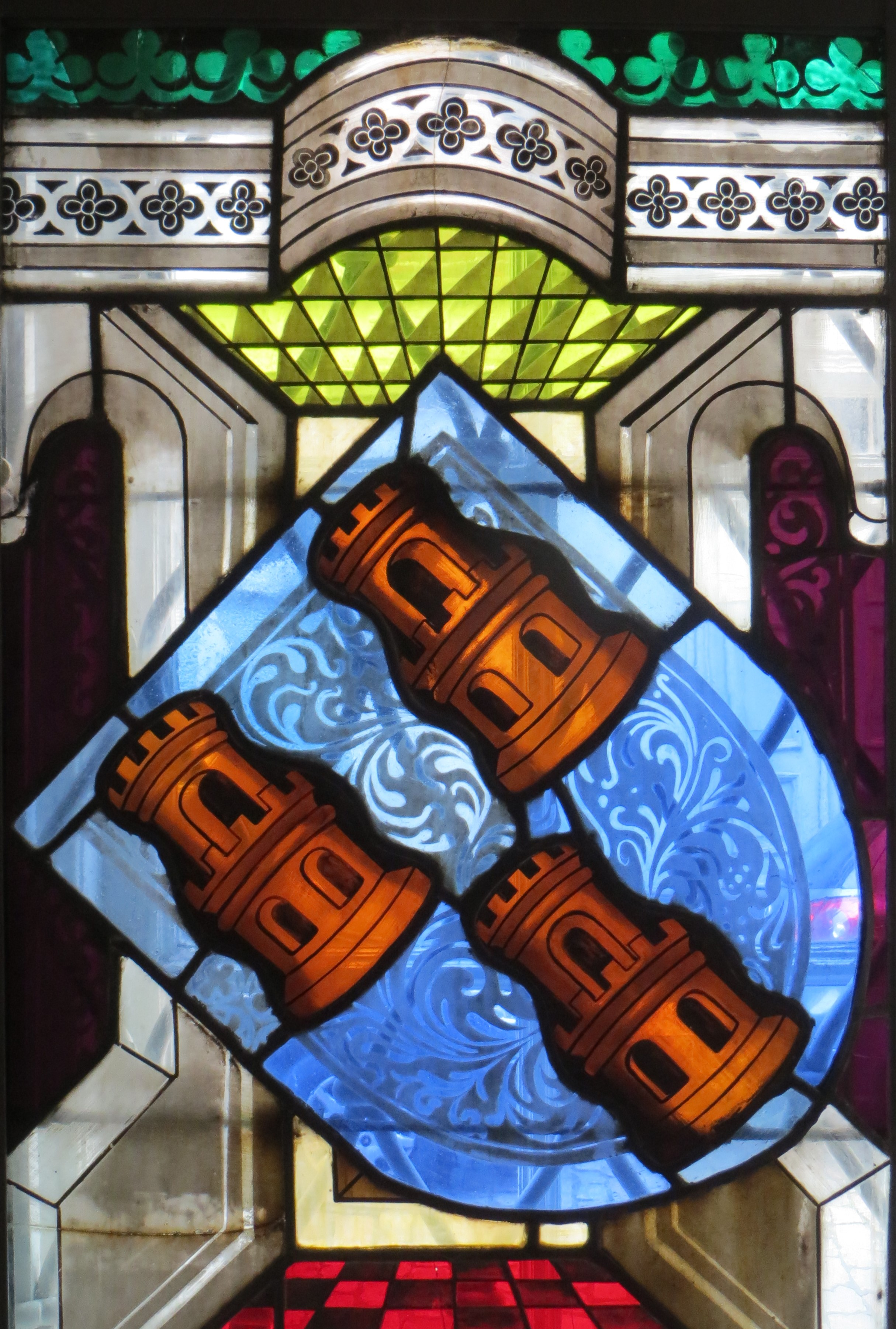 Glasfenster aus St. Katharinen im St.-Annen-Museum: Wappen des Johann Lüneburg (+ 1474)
---
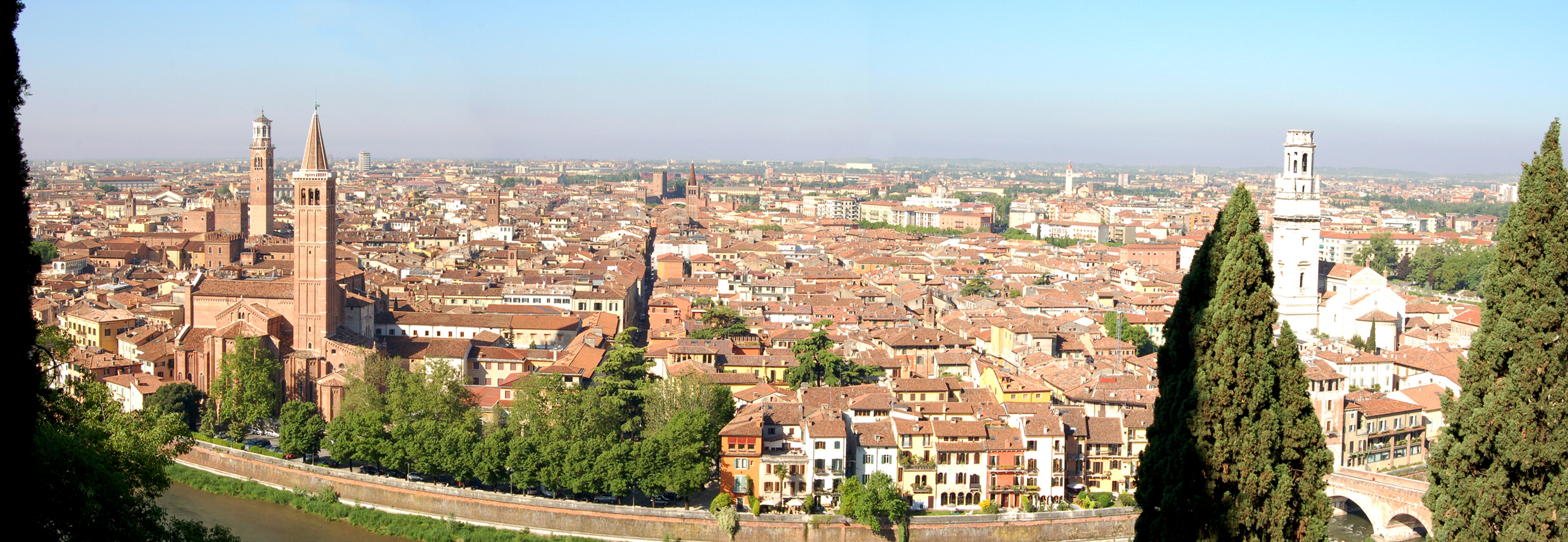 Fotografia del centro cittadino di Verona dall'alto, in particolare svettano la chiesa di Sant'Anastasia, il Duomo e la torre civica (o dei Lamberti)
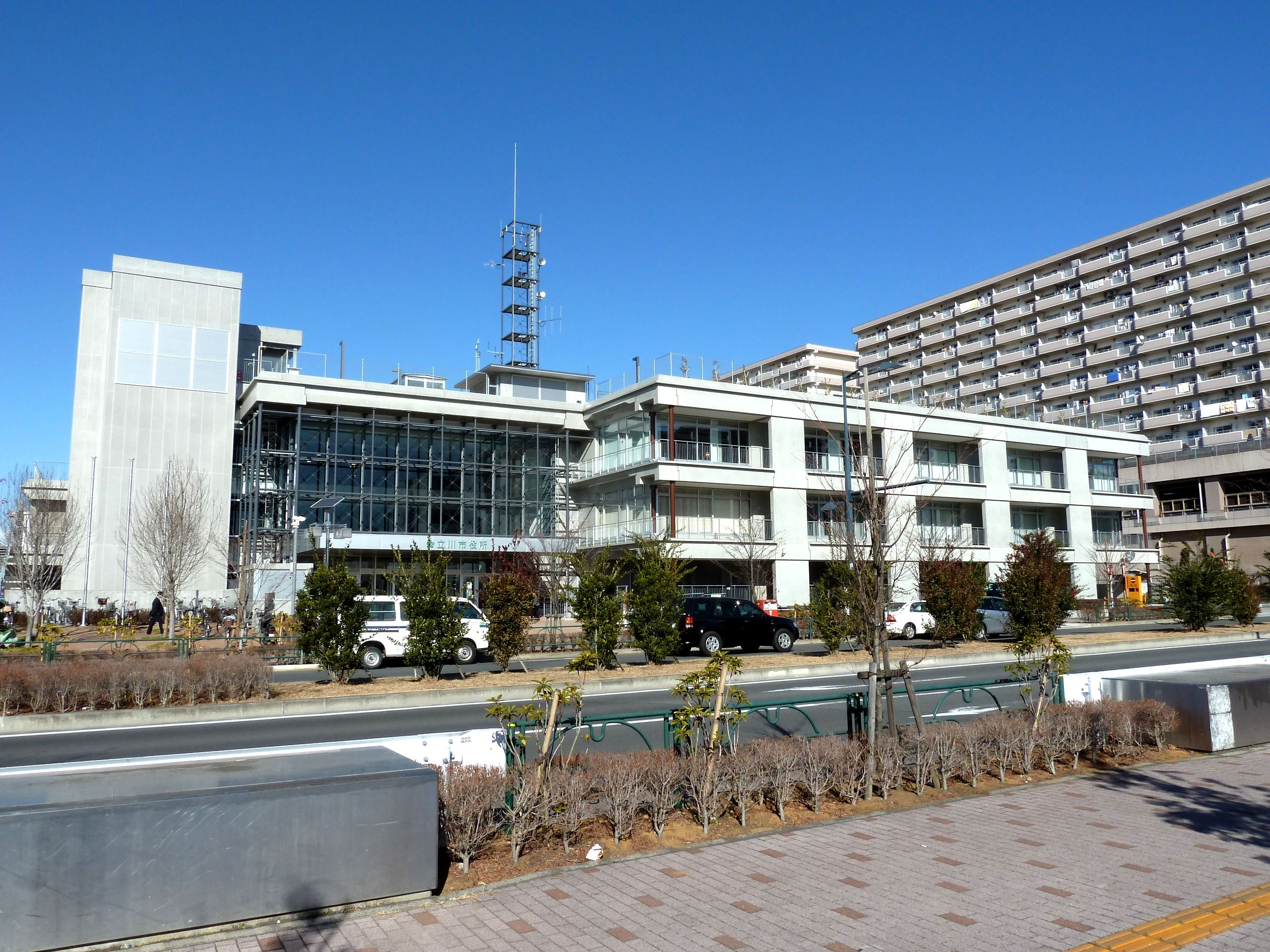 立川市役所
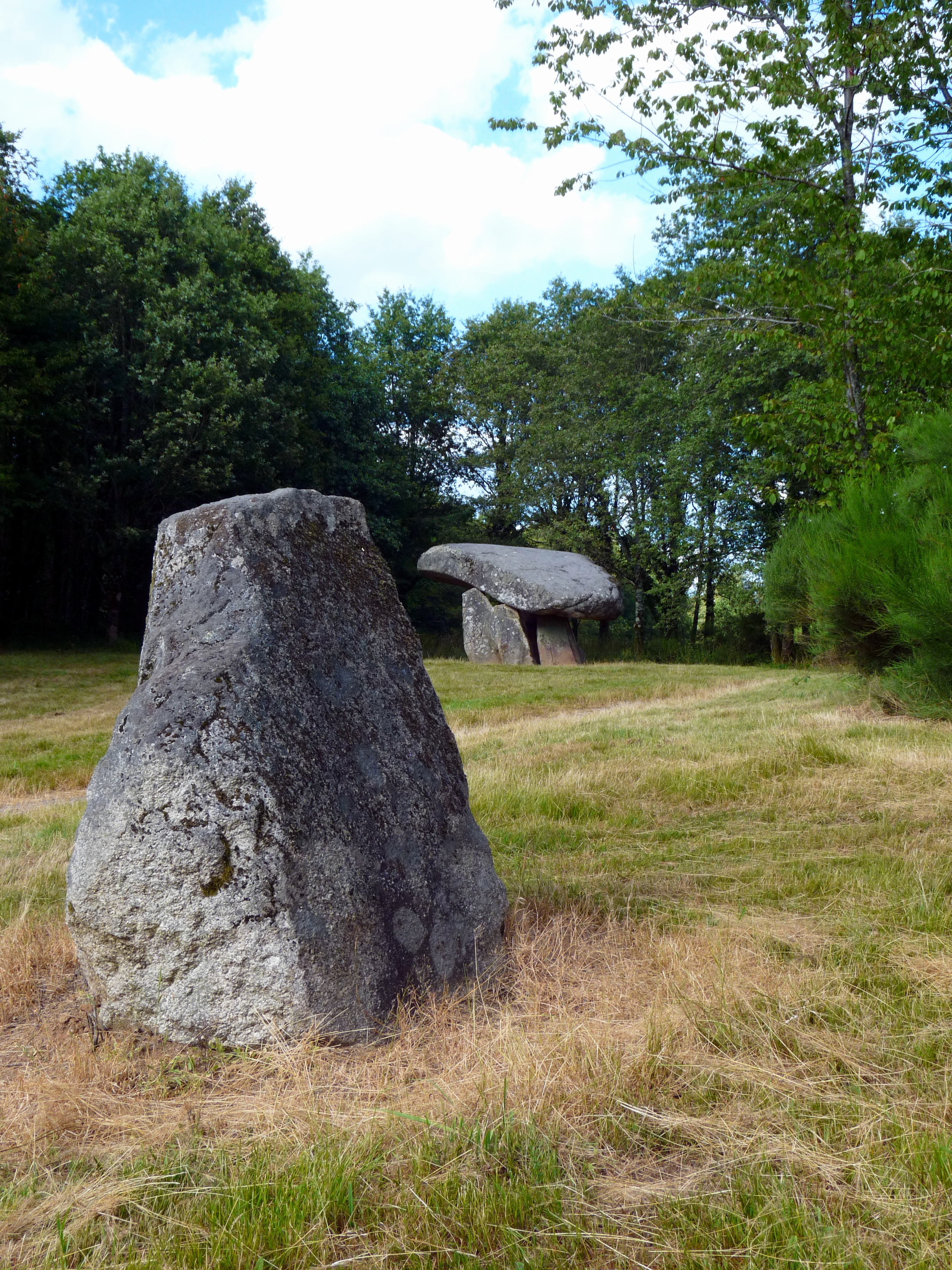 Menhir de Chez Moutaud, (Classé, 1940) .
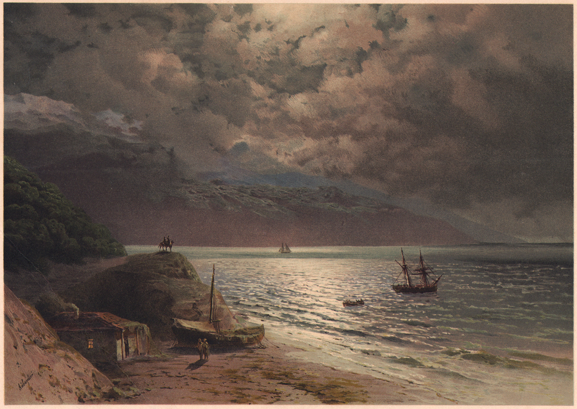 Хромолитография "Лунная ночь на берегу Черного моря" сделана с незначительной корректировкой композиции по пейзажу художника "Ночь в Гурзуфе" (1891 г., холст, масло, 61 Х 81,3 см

> [Task item]:
Although the records above contain pictures, the copy must not; set down exactly the lines from the one with "Menhir de Chez Moutaud, (Classé, 1940) ." up to and including the one with "61 Х 81,3 см".

> [Output for this task]:
 Menhir de Chez Moutaud, (Classé, 1940) .
 Хромолитография "Лунная ночь на берегу Черного моря" сделана с незначительной корректировкой композиции по пейзажу художника "Ночь в Гурзуфе" (1891 г., холст, масло, 61 Х 81,3 см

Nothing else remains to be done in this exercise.